Should $\pi$ be harder than $\log(2)$?
Simple integrals relate $\pi$ to its first two convergents $3$ and $\dfrac{22}{7}$.
$$ \begin{align} \int_{0}^{1}\frac{2x(1-x)^2}{1+x^2}dx&=\pi-3\\ \\ \int_0^1\frac{x^4(1-x)^4}{1+x^2}dx&=\frac{22}{7}-\pi (Dalzell) \end{align} $$
However, the following $\dfrac{333}{106}$ and $\dfrac{355}{113}$ are more involved. Is there an integral that proves $\pi > 333/106$?
In contrast, analogous integrals that evaluate to the error between $\log(2)$ and its first four convergents are easy to find.
$$ \begin{align} \int_0^1\frac{2x}{1+x^2}dx &= \log\left(2\right) \\ \\ \int_0^1\frac{(1-x)^2}{1+x^2}dx &= 1-\log\left(2\right) \\ \\ \int_0^1\frac{x^2(1-x)^2}{1+x^2}dx &= \log\left(2\right)-\frac{2}{3} \\ \\ \int_0^1\frac{x^4(1-x)^2}{1+x^2}dx &=\frac{7}{10}-\log\left(2\right) \\ \end{align} $$
Proof that $\frac{2}{3} < \log(2) < \frac{7}{10}$
Why not $2\pi$?
Comparing the list of convergents to $\pi$ $$3,\dfrac{22}{7},\dfrac{333}{106},\dfrac{355}{113},...$$
to that of $2\pi$
$$6,\dfrac{19}{3},\dfrac{25}{4},\dfrac{44}{7},\dfrac{333}{53},\dfrac{710}{113},...$$
shows that the convergents for $2\pi$ are not simply twice the convergents for $\pi$.
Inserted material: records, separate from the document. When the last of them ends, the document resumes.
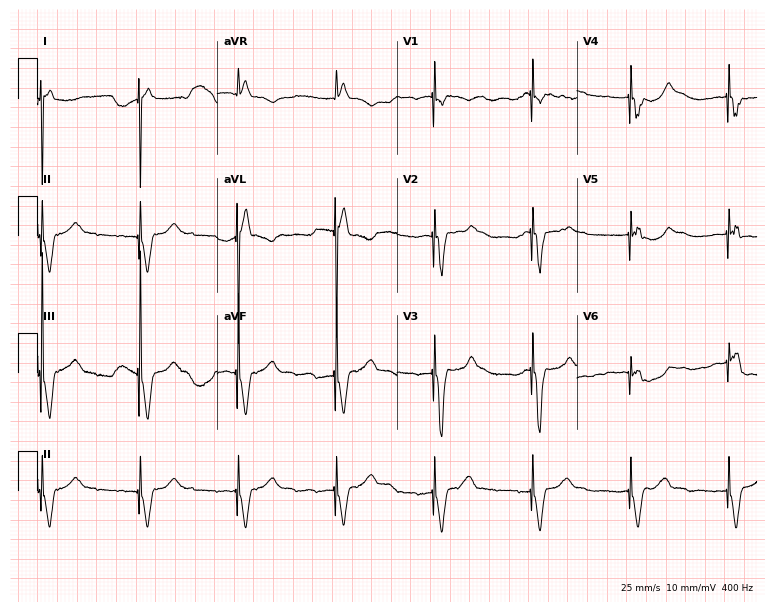
12-lead ECG from a male, 83 years old (7.3-second recording at 400 Hz). No first-degree AV block, right bundle branch block (RBBB), left bundle branch block (LBBB), sinus bradycardia, atrial fibrillation (AF) or sinus tachycardia recorded for this tracing. Findings outside these six are not listed.
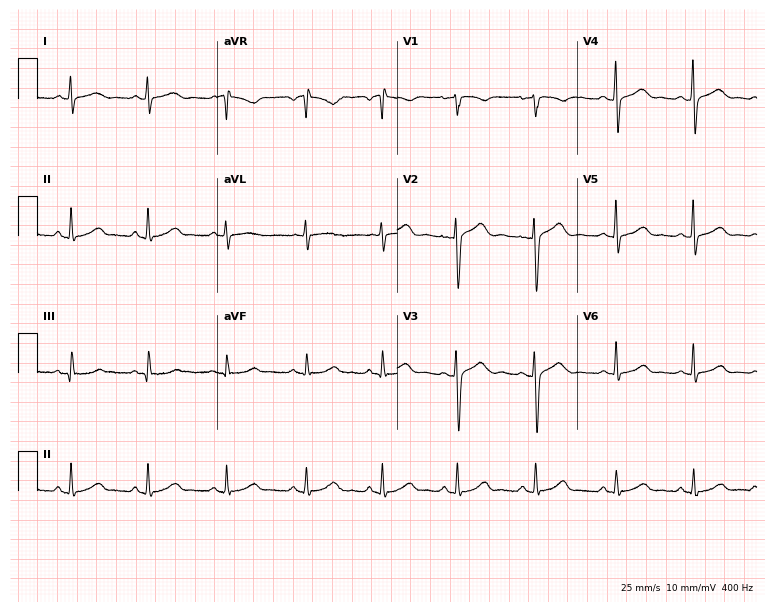
Standard 12-lead ECG recorded from a woman, 36 years old. Read as a normal ECG.
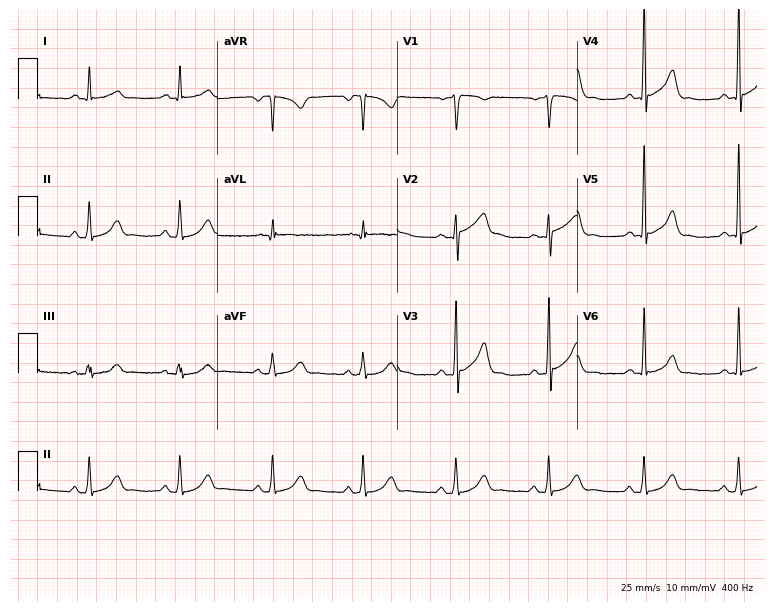
Resting 12-lead electrocardiogram. Patient: a man, 47 years old. Read as a normal ECG.
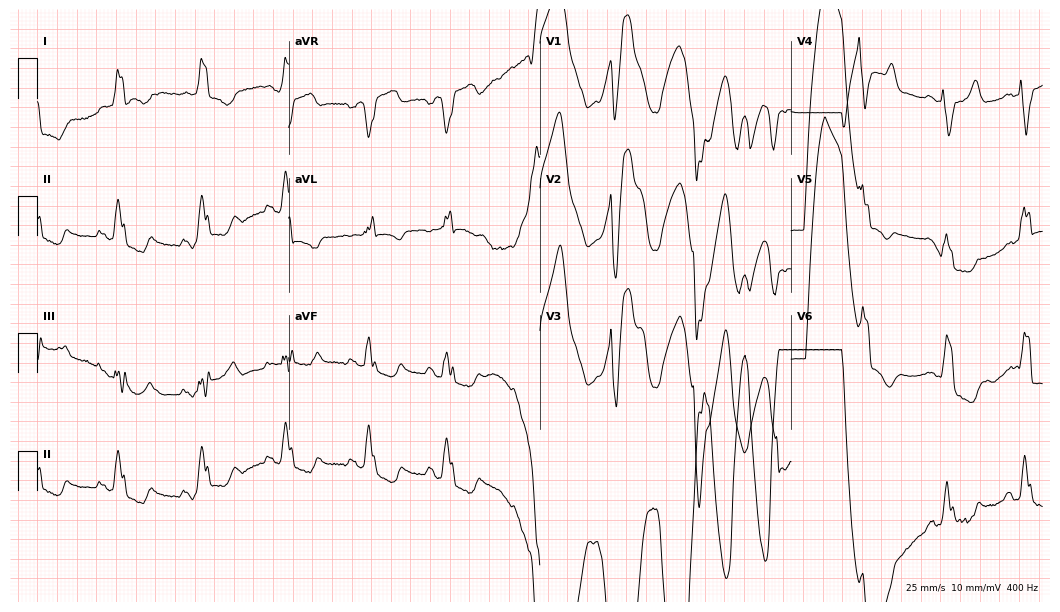
12-lead ECG (10.2-second recording at 400 Hz) from a male, 75 years old. Findings include left bundle branch block.
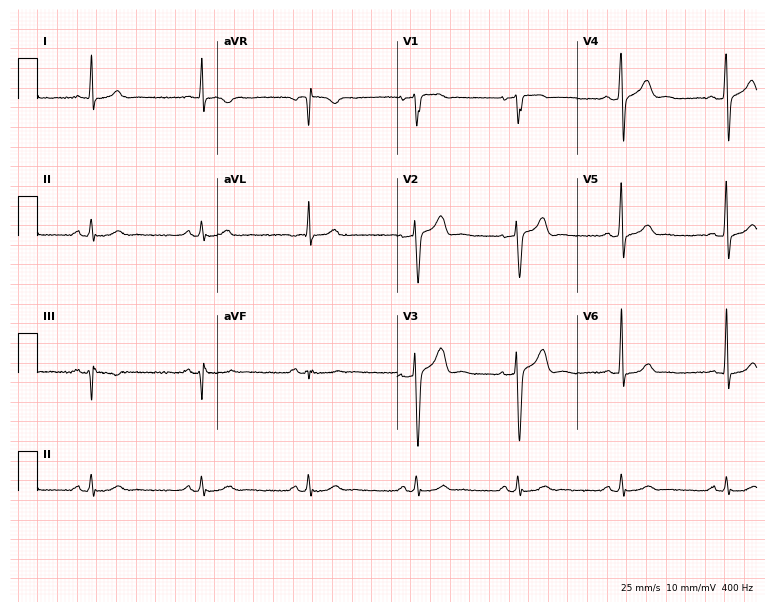
Resting 12-lead electrocardiogram (7.3-second recording at 400 Hz). Patient: a male, 32 years old. Read as a normal ECG.

The first four convergents of $\pi$ have their correspondent fractions in the list for $2\pi$, but two more approximations appear: $$\pi \approx \frac{19}{6}$$ $$\pi\approx\frac{25}{8}$$
The list of integrals for the first four convergents of $2\pi$ is simpler than that of $\pi$.
$$ \begin{align} 4\int_0^1 \dfrac{x(1-x)^2}{1+x^2}dx&=2\pi-6\\ \\ 4\int_0^1 \dfrac{x^3(1-x)^2}{1+x^2}dx&=\dfrac{19}{3}-2\pi\\ \\ \dfrac{1}{2} \int_0^1 \dfrac{x(1-x)^4(1+4x+x^2)}{1+x^2}dx&=2\pi-\dfrac{25}{4}\\ \\ 2\int_0^1 \dfrac{x^4(1-x)^4}{1+x^2}dx&=\dfrac{44}{7}-2\pi\\ \end{align} $$
The main question is:
Are there integer $m$,$n$ and a rational $q$ for the third convergent of $2\pi$? $$q\int_0^1 \dfrac{x^m(1-x)^n}{1+x^2}dx=2\pi-\frac{25}{4}$$ If not, how to prove it?
and a more speculative one:
What rational multiple of $\pi$ should we focus on?